Atlantis BEH C18 (250 X 4.6 mm i. d, 5m particle size) is utilized for chromatographic separation. At ambient temperature, a mobile phase combination of formic acid in water and formic acid in acetonitrile at a ratio of 50:50% by volume is employed, with a flow rate of 0.3 ml/min, UV detection at 229 nm, an injection volume of 5 ul, and a total run time of 15.0 min [18, 22].

Gas Chromatography-Mass Spectrometry (GCMS)

The Agilent 6890GC with 5973N MSD and an HP 5MS column (30 mm x 0.25 mm ID x 0.25 thickness) was used for GC-MS analysis of the sample. Helium served as the carrier gas at a flow rate of 1 ml/min with a split ratio of 10:1. The injection temperature started at 40 °C, ramping up to a final temperature of 280 °C, while the ionization source remained constant at 230o.

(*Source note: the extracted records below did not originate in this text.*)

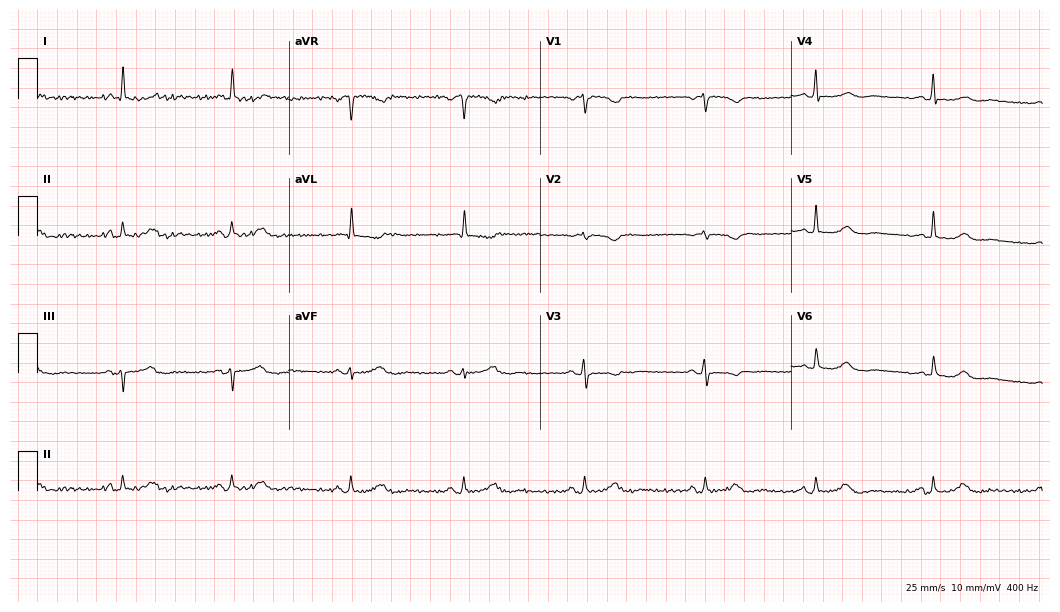
12-lead ECG (10.2-second recording at 400 Hz) from a female patient, 51 years old. Screened for six findings — first-degree AV block, right bundle branch block, left bundle branch block, sinus bradycardia, atrial fibrillation, sinus tachycardia — none is recorded. Only these six findings were labelled.
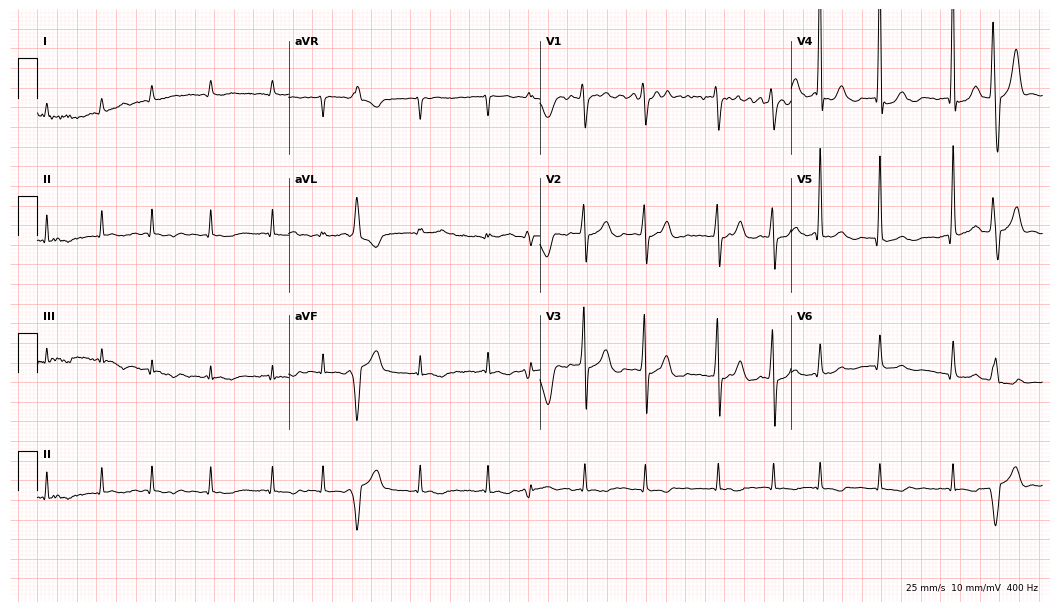
Resting 12-lead electrocardiogram (10.2-second recording at 400 Hz). Patient: an 82-year-old man. The tracing shows atrial fibrillation.
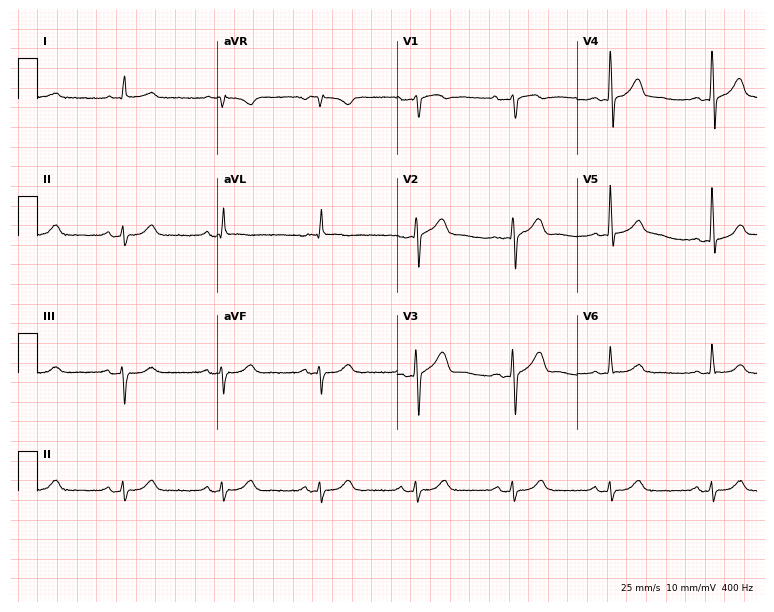
12-lead ECG from a 74-year-old male (7.3-second recording at 400 Hz). No first-degree AV block, right bundle branch block, left bundle branch block, sinus bradycardia, atrial fibrillation or sinus tachycardia recorded for this tracing. Findings outside these six are not listed.
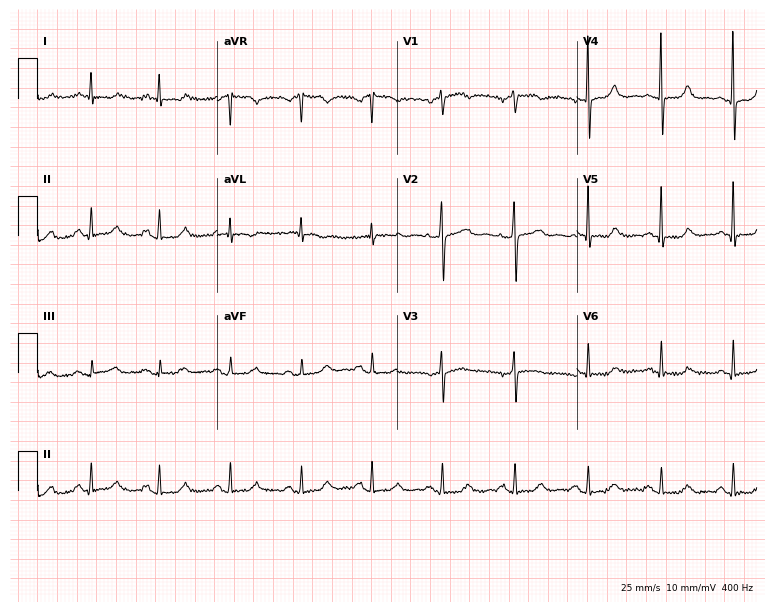
ECG (7.3-second recording at 400 Hz) — a female patient, 66 years old. Labelled as a normal ECG.
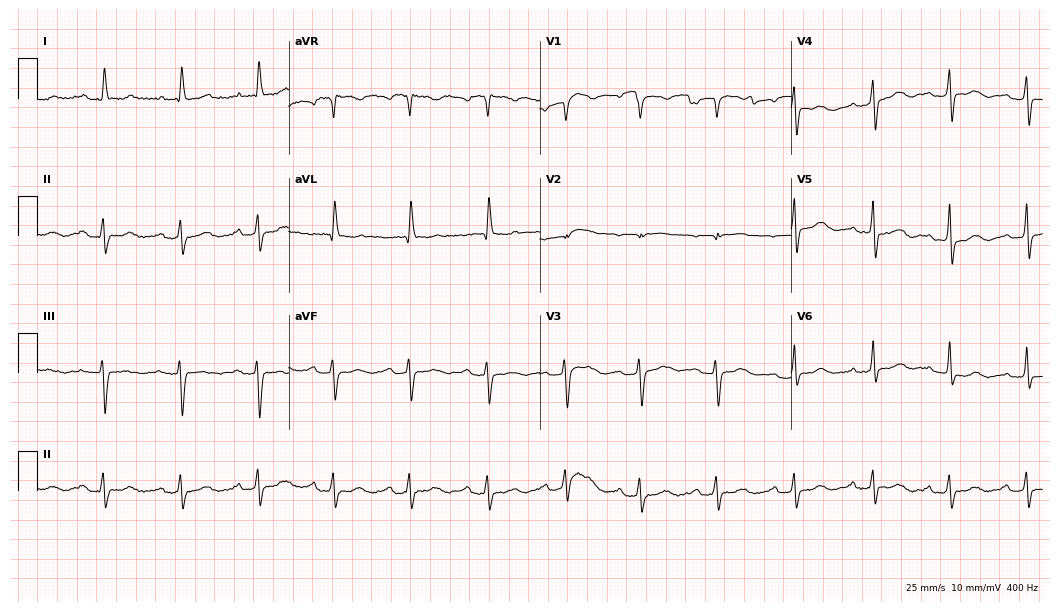
12-lead ECG from a female patient, 69 years old. Shows first-degree AV block.
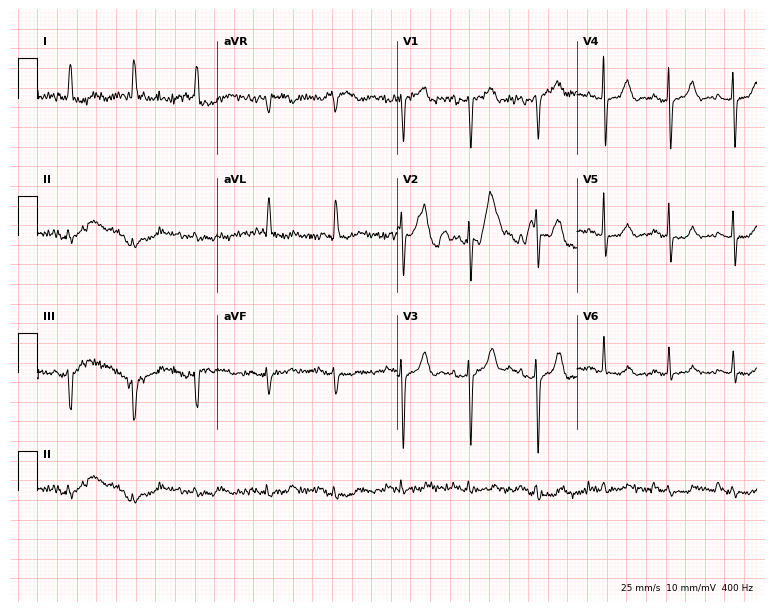
12-lead ECG from a female patient, 85 years old. Screened for six findings — first-degree AV block, right bundle branch block, left bundle branch block, sinus bradycardia, atrial fibrillation, sinus tachycardia — none is recorded.

The oven temperature increased from 150 °C to 300 °C at a rate of 10 °C per min. A scan interval of 0.5 sec covered fragments ranging from 29 to 600Daltons with in a total running time of 32 min. The NIST database helped interpret the obtained GC-Mass spectrum by comparing the sample's unknown components to known components in the database library, determining their names, molecular weights, and molecular formulas, and retention time [19, 21, 23-25].

RESULTS

Phytochemical screening

The ethanolic extract was subjected to preliminary phytochemical screening, shows the presence of Alkaloids, carbohydrates, volatile oil, flavonoids, glycosides Steroids and triterpenoids as shown in table 1.

FTIR analysis

FTIR analysis confirms the presence of Amide, Alcohols, Aliphatic hydrocarbons, S-OR, and Esters.

HPLC analysis

HPLC confirms the presence of bioactive components at various retention time 2.66. 2.82, 3.14, 5.67,6.09,7.81,7.99 and 8.92. This analytical technique is useful for both qualitative and quantitative estimation.

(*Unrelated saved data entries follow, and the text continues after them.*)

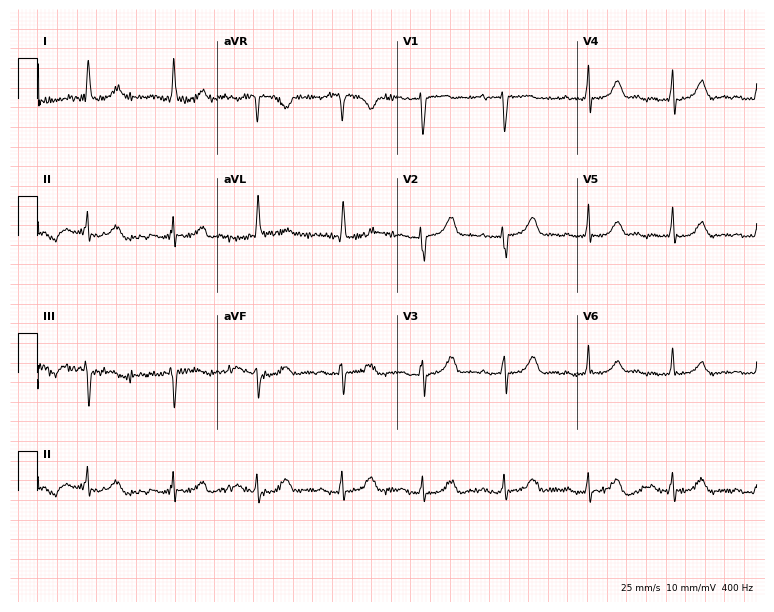
12-lead ECG from a 69-year-old female. No first-degree AV block, right bundle branch block, left bundle branch block, sinus bradycardia, atrial fibrillation or sinus tachycardia recorded for this tracing. Findings outside these six are not listed.
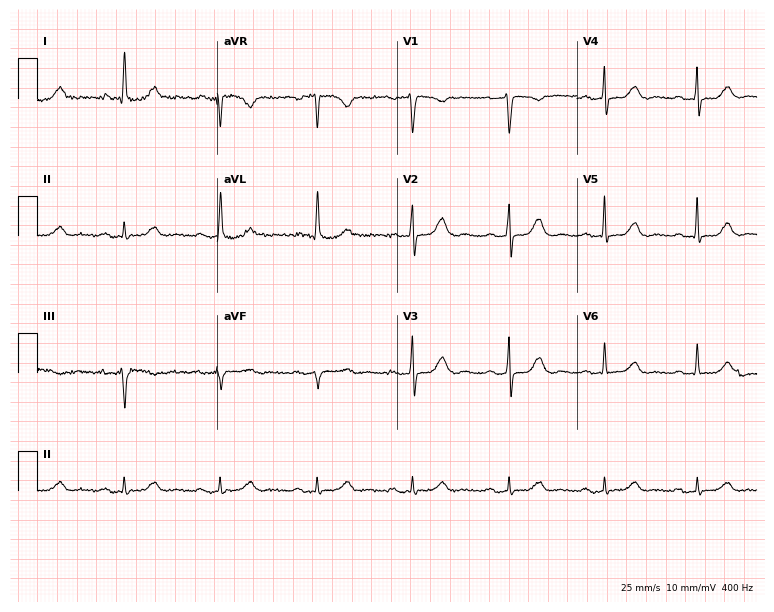
Electrocardiogram, a 79-year-old woman. Interpretation includes first-degree AV block.
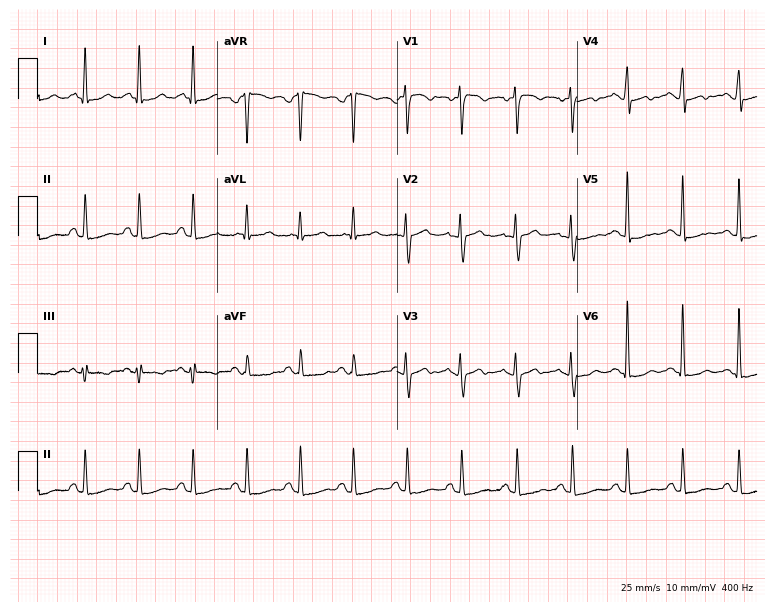
Standard 12-lead ECG recorded from a female, 52 years old. None of these six findings is recorded: first-degree AV block, right bundle branch block, left bundle branch block, sinus bradycardia, atrial fibrillation, sinus tachycardia. Findings outside these six are not listed.

Table 1: Phytochemical screening

S. No. Phytochemical test Results
1 Alkaloid +
2 Amino acids -
3 Carbohydrates +
4 Volatile oils +
5 Flavonoids +
6 Glycosides +
7 Tannins -
8 Steroids +
9 Triterpenoids +
10 Proteins -

Note: +indicates = present, -indicate = absent

Fig. 1: Interferogram of ethanolic extract of Habb-e-Bukhar

Table 2: Heavy metal analysis by AAS

S. No. Heavy metal Wavelength Valve
1 Chromium (cr) 357.9 nm 0.0064
2 Lead (Pb) 283.3 nm 0.0005
3 Arsenic (Ar) 350 nm 0.001

Fig. 2: HPLC chromatogram of ethanolic extract of habb-e-bukhar

Fig. 3: GC-MS chromatogram of ethanolic extract of habb-e-bukhar

Fig. 3a: 1,1-Diethoxyethane

Fig. 3b: Diethyl phthalate

Fig. 3c: Caffeine

Fig. 3d: 1H-Purine-2,6-dione, 3,7-dihydro-1,3,7-trimethyl-caffeine

Fig. 3e: Dibutyl phthalate

Fig. 3f: 2-methyl-5H-dibenzo[b,f]azepine

Fig. 3g: Quinine

Table 4: Different phytoconstituents detected in ethanolic extract of habb-e-bukhar

S. No. Retention time (Rt) Compound name Molecular formula

Molecular

weight (g/mol)

 Percentage area Pub chem (CID)
1 2.942 1,1-Diethoxyethane C6H14O2 118.174 1.83 19991827
2 15.62 Diethyl Phthalate C1H14O4 222.24 2.16 6781
3 18.47 Caffeine C8H10N4O2 194.19 74.84 2519
4 19.54 Dibutyl phthalate C16H22O4 278.34 1.87 3026
5 25.613 1H-Purine-2,6-dione, 3,7-dihydro-1,3,7-trimethyl-Caffeine C8H11ClN4O2 230.65 0.48 22181
6 25.704 2-methyl-5H-dibenzo[b,f]azepine C15H13N 207.27 0.75 12498159
7 27.65 Quinine C20H24N2O2 324.4 17.89 3034034

DISCUSSION

Plants produce a variety of bioactive molecules making them a wealthy supply of various forms of medicines. Various strategies are hired for his or her investigation which incorporates bioassays for chemical screening and their assessment for the presence of biological activities.

This study was done to identify the phytoconstituents present in the ethanolic extract of Habb-e-Bukhar by utilizing the GC-MS Examination. The ethanolic extract was prepared by maceration technique. The preliminary phytochemical screening tests revealed the presence of Alkaloids, carbohydrates, Glycosides, Flavonoids, Volatile Oil, Steroids, and Terpenoids.

FTIR analysis of ethanolic extract of Habb-e-Bukhar resulted in the identification of different functional groups present determined from the peak obtained. The peaks valves were 3960.26, 3687.85, 3326.43, 3004.03, 2765.05, 2602.94, 2099.54, 1641.55, 1512.70, 1224.80, 1066.08, 993.71,861.60; which constitutes for the following functional groups such as Amide(N-H), Alcohol (O-H), Amide (N-H), Aliphatic (C-H), Alkynes, Alkenes (C=C), Ester (C=0), Alkanes (C-C) and S-OR as listed in table 2.

Heavy metal analysis by using Atomic Absorption Spectrometer shows the quantity of heavy metals present in the drug (cr) 0.00642 ppm, (Pb) 10.00 ppm (Ar) 3 ppm at particular wavelengths.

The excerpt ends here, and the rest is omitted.